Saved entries
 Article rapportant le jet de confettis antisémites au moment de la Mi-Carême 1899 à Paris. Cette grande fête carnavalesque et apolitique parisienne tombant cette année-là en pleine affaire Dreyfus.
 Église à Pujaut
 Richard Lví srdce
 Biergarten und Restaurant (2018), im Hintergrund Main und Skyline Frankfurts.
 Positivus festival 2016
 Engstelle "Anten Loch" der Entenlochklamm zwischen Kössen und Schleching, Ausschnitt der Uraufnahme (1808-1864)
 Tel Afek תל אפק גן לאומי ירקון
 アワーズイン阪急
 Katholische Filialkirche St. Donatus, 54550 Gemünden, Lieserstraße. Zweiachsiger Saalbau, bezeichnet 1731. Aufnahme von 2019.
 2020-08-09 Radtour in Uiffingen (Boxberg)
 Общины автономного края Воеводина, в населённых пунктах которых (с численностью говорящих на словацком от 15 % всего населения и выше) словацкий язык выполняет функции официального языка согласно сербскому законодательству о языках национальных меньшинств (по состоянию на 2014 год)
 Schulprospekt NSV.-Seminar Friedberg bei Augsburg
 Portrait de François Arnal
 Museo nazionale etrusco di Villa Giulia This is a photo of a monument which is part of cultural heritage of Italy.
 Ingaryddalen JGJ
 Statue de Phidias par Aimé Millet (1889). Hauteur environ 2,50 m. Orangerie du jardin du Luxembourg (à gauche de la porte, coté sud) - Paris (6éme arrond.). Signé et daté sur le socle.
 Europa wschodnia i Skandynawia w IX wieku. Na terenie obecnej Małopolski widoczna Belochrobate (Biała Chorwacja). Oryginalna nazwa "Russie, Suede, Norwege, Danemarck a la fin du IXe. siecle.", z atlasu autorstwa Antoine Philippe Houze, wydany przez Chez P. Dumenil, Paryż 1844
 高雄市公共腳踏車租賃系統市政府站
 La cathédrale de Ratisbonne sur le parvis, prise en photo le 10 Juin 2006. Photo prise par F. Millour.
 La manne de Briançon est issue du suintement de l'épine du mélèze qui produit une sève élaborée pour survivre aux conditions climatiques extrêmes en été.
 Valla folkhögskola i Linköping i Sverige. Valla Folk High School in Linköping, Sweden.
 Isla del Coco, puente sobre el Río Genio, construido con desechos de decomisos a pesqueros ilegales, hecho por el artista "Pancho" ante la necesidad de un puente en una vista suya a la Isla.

→ About this task: Make a copy of each line in the records above that has the word "photo".

→ Result of this task:
 Museo nazionale etrusco di Villa Giulia This is a photo of a monument which is part of cultural heritage of Italy.
 La cathédrale de Ratisbonne sur le parvis, prise en photo le 10 Juin 2006. Photo prise par F. Millour.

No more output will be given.